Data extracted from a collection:
◆ ◆ ◆ ◆ ◆

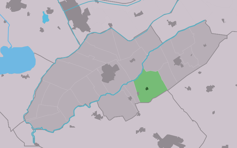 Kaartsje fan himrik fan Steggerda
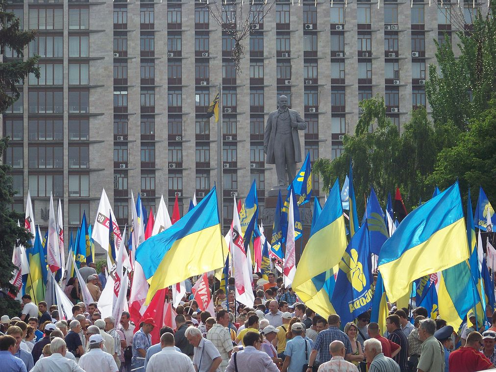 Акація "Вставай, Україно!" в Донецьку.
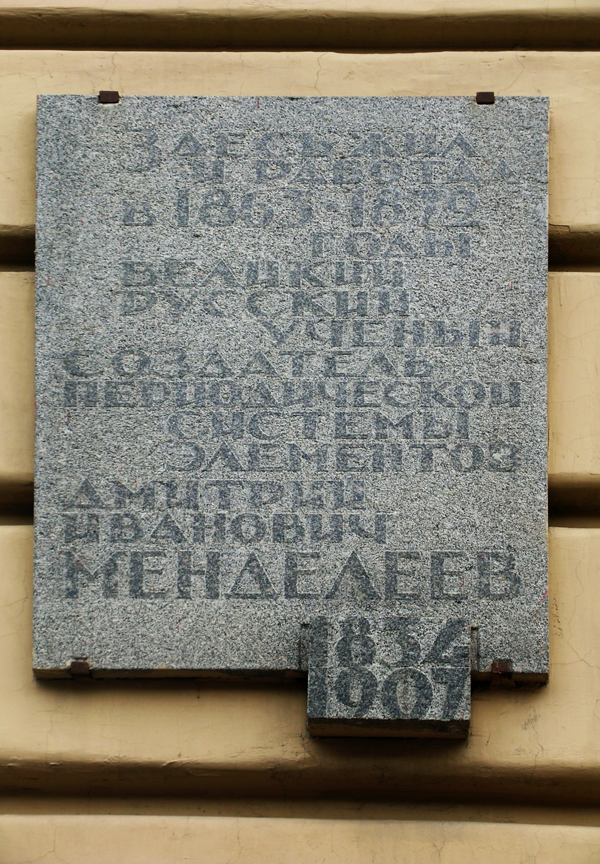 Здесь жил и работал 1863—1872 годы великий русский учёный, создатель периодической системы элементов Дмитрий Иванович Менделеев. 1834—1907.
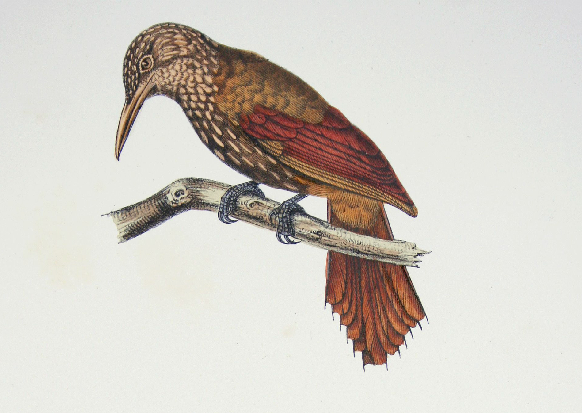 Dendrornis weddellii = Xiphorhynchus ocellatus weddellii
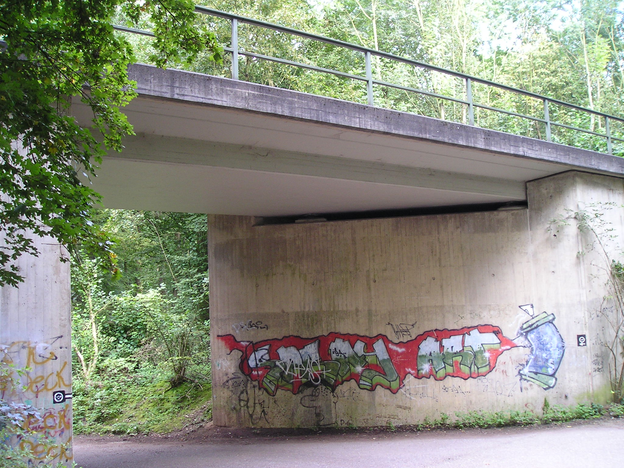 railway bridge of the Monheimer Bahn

◆ ◆ ◆ ◆ ◆

# [TASK]
Images are to be skipped, and each line above is to be returned exactly.

# [ANSWER SECTION]
 Kaartsje fan himrik fan Steggerda
 Акація "Вставай, Україно!" в Донецьку.
 Здесь жил и работал 1863—1872 годы великий русский учёный, создатель периодической системы элементов Дмитрий Иванович Менделеев. 1834—1907.
 Dendrornis weddellii = Xiphorhynchus ocellatus weddellii
 railway bridge of the Monheimer Bahn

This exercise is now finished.